秋田県大仙市高齢者包括支援センターが地元のFM局で提供している同名のラジオ体操番組で実施している運動。毎週月曜日から金曜日まで1日2回オンエアされる。タオルを使い音楽に合わせて介護予防体操を行えるよう、イラスト入りのパンフレットを公開(参考:秋田県大仙市「だいせんいきいき体操をはじめましょう!」)
例3.音楽で介護予防体操
音楽にあわせて介護予防体操に取り組む事例は全国各地でも多いが、特に注目したいのは「音健アワード」。「うたと音楽」を用いた健康づくり活動に光を当て、秀逸な事例を表彰することで健康寿命延伸に役立つモデルを全国に発信する音楽と健康のアワード(主催:日本音楽健康協会)。2018年の最優秀賞は地域のボランティアスタッフとご当地ソングで認知症予防を行った、大阪河﨑リハビリテーション大学の取り組みだった。
例4.他、目的別(PDFあり)
目的別の介護予防体操もある。
- 脳トレ
認知症予防に役立つ運動や指折り体操、足踏み体操などの内容。石川県小松市は脳トレ体操をHPで公開 - 口腔機能向上「かみかみ百歳体操」
口の開閉、頬、首、舌のトレーニング、口輪筋のトレーニング、発声運動などの内容。
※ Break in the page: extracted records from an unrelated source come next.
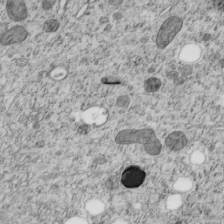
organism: C. elegans
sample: C. elegans embryo early stage
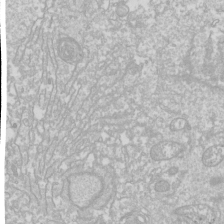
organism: Drosophila
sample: Cell division; meiosis; drosophila spermatocytes
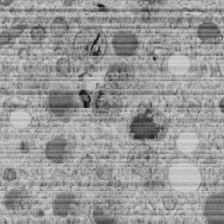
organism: C. elegans
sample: C. elegans embryo early stage
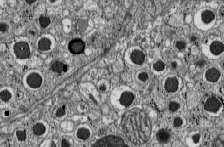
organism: C57BL Mouse
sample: Pancreatic islet
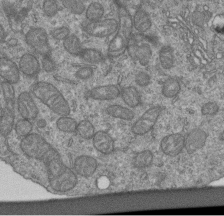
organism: Human
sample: Retinal organoid Rod and Cone cells
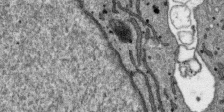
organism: Human
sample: Lung epithelial cells, uninfected (mock) control
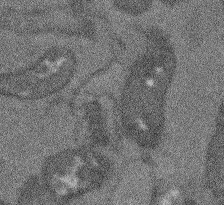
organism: Arabidopsis thaliana
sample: Root tip
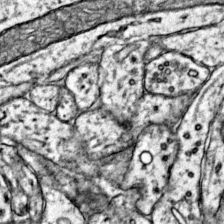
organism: Mouse
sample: Primary visual cortex
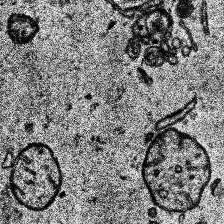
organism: Human
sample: Temporal Lobe
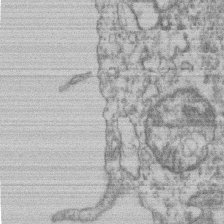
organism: Mouse
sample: T cell stromal cell synapse
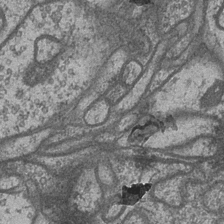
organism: Drosophila
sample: Optic medulla
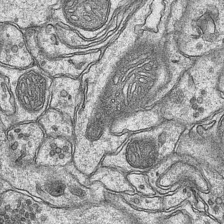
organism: Mouse
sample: CA1 Hippocampus
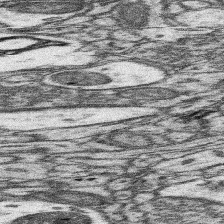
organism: Mouse
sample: Somatosensory cortex neuropil
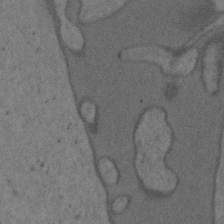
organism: Human
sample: HeLa cells
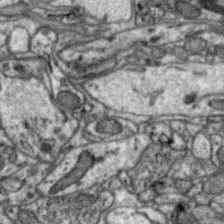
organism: Zebra finch
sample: Brain
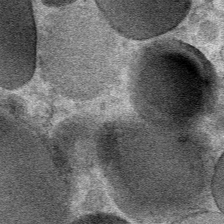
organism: Mouse
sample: Mouse Salivary gland
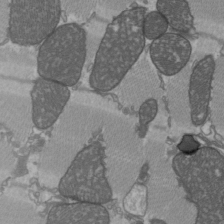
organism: C57BL Mouse
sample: Heart
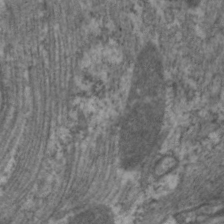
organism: C. elegans
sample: Pharynx
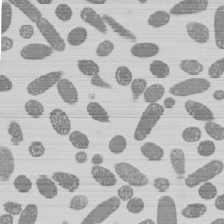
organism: E. coli
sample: Bacterial nucleoid
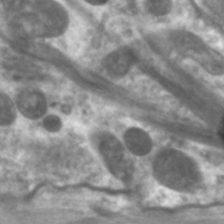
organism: C. elegans
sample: Pharynx
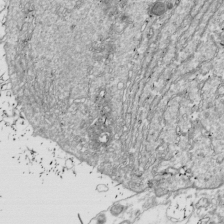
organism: Drosophila
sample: Cell division; meiosis; drosophila spermatocytes
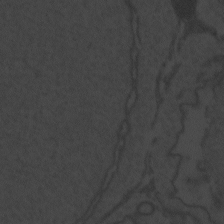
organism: Zebrafish
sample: Macrophage infected with Toxoplasma gondii
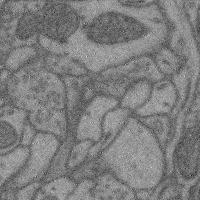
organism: Mouse
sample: Cerebral cortex
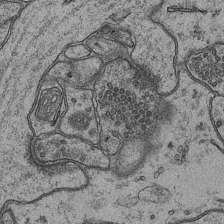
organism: Mouse
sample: CA1 Hippocampus
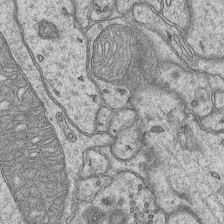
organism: Mouse
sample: CA1 Hippocampus
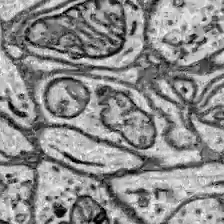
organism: Zebrafish
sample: Brain
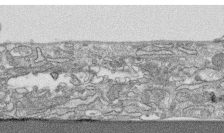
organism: Human
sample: CRL-1474
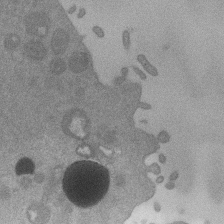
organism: Mouse
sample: Dividing mouse embryo 1 cell stage
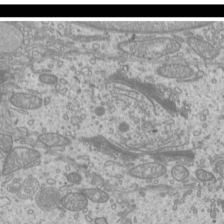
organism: Mouse
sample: Cilia; mouse epididymis
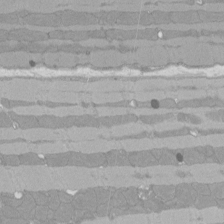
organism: Rat
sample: Left ventricle
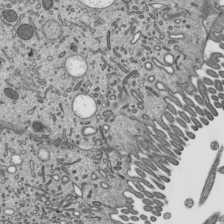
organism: Mouse
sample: Mouse epididymis efferent ductule cilia
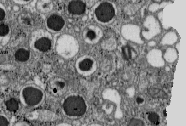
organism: C57BL Mouse
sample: Pancreatic islet
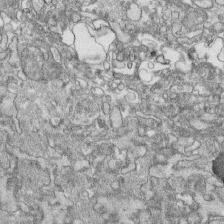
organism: Human
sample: CRL-1474
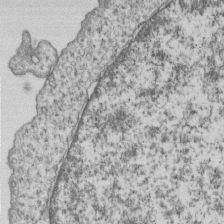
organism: Human
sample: MDA-MB-231 cells
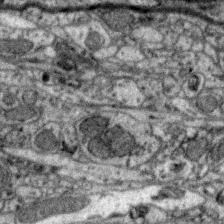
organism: Zebra finch
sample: Brain
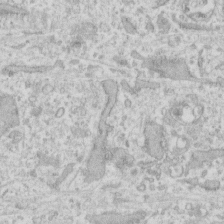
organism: Human
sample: Fibroblast cells
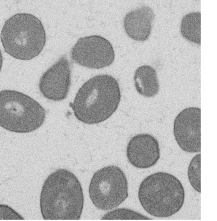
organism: B. subtilis
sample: Bacterial spore
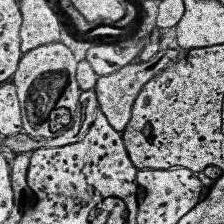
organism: Human
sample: Temporal Lobe
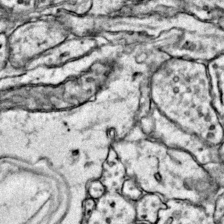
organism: Mouse
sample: Primary visual cortex
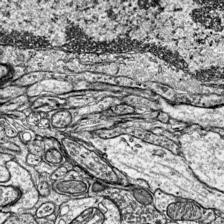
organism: Mouse
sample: Visual Cortex
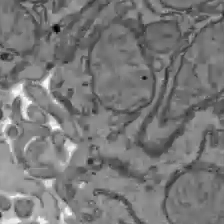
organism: C57BL Mouse
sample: Liver
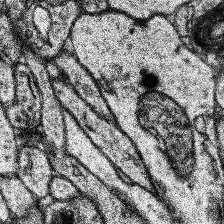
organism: Human
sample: Temporal Lobe

高知市は「かみかみ百歳体操」をHPで公開 - 認知機能の維持・向上「しゃきしゃき百歳体操」
一定のリズムで足踏みをしながら思いつく野菜の名前を出来るだけ多く言う、出来るだけ早く足踏みをしながら都道府県名を出来るだけ多く言うなどの内容。高知市は「しゃきしゃき百歳体操」をHPで公開 - ロコモ予防
「ロコモティブシンドローム(運動器症候群)」を予防するための運動プログラム。ロコモティブシンドロームとは、運動器が衰えることで歩行や日常生活が困難になること。グーパー運動、ひじ回し、つま先上げ下げ、腕引き・腕押し運動などの内容。静岡県袋井市は「ロコモ予防体操」をHPで公開
“楽しい介護予防体操”が必要
国は団塊世代が75歳以上となる2025年を目途に、地域包括ケアシステムの構築実現に向けて各種取り組みを進めている。その施策の一つが「介護予防」であり、介護予防の施策の一つが「介護予防体操」だ。国、地域、団体、企業を通して今後も多様な介護予防体操が開発され普及する見込みだが、一番のネックは「介護予防体操に継続的に取り組んでもらうための環境づくりや、行動変容促進の仕掛けづくり」。「参加したくなる、取り組みたくなる“楽しい”介護予防体操」が一つの解かもしれない。